I would say that it's fantastic to have such large markets. Software knows almost no boundaries, so we can build products used by billions of people across the globe. This scale of operation has never been seen before. Additionally, software has a zero marginal cost which is why successful software businesses are so profitable.

Now, as you said, the brutal challenge is that anyone can build a software product. If your product isn't defensible, a guy in a cheaper location will create the same and lower the prices. Thanks to a quick google search, I learned that the average yearly salary for a software engineer in San Francisco is $167,042 versus $7,665.72 in India and $8554 for a SWE in Manila, Philippines. There is no way to win a price war from Silicon Valley. In my opinion, there is no way to win a price war, period. It's a loser game.

Technically hard to execute isn't a moat in itself because great technicians can always be hired, and technology gets commoditized over time. It's, however, excellent to win the early race and start building competitive moats. Look at Snowflake, which is incredibly hard to make technically. Their competitors have finally matched their technology, but now they are so embedded into their customer's operations that there is a high switching cost. They also benefit from scale advantage, network effect, and tons of intangible assets, including a great brand.

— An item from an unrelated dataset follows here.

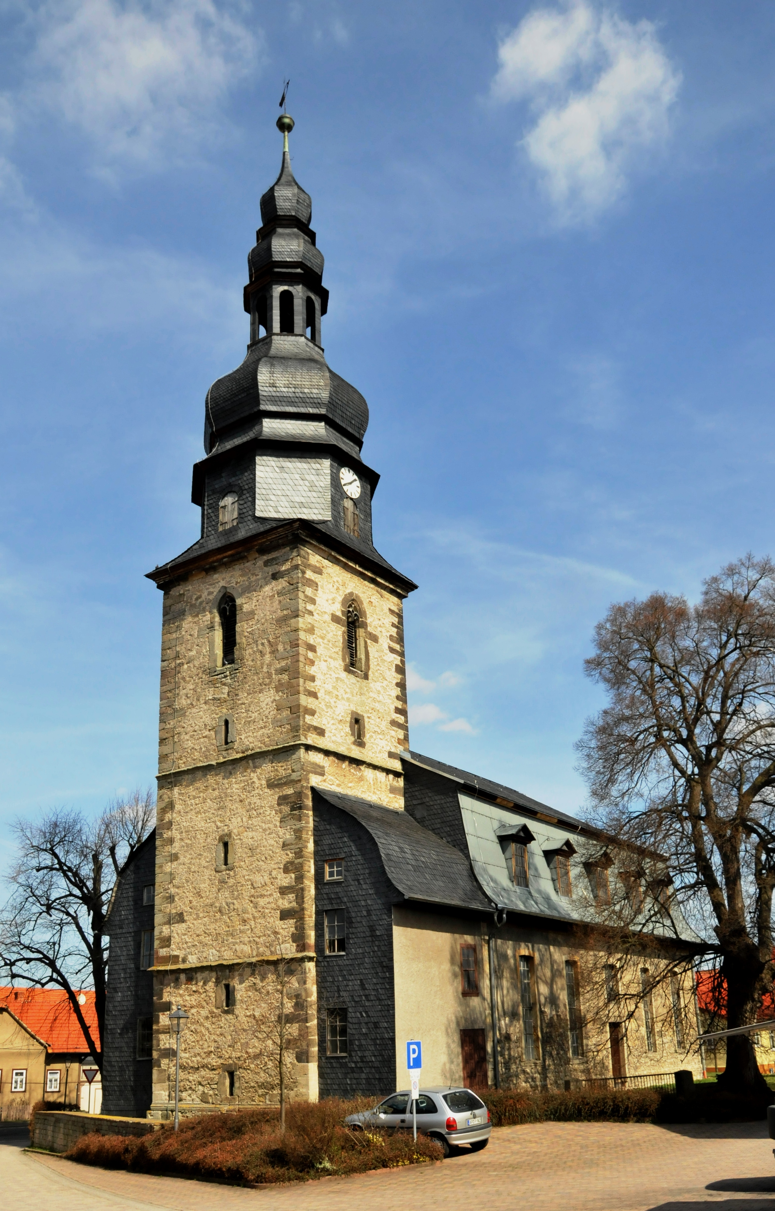 Kirche in Wüllersleben

Look at the most valuable SaaS companies such as Salesforce, ServiceNow, Shopify, Atlassian, or Veeva. You will realize that none of these products are hard to build compared to electric cars, GTP-3 type of models, or space rockets. These web apps are easy to build and super defendable from day one as customers input data (data network effect) or embed the product within their operations (high switching cost).

You don't need an original idea to succeed. You need an idea that creates value for customers while being defendable from competitors.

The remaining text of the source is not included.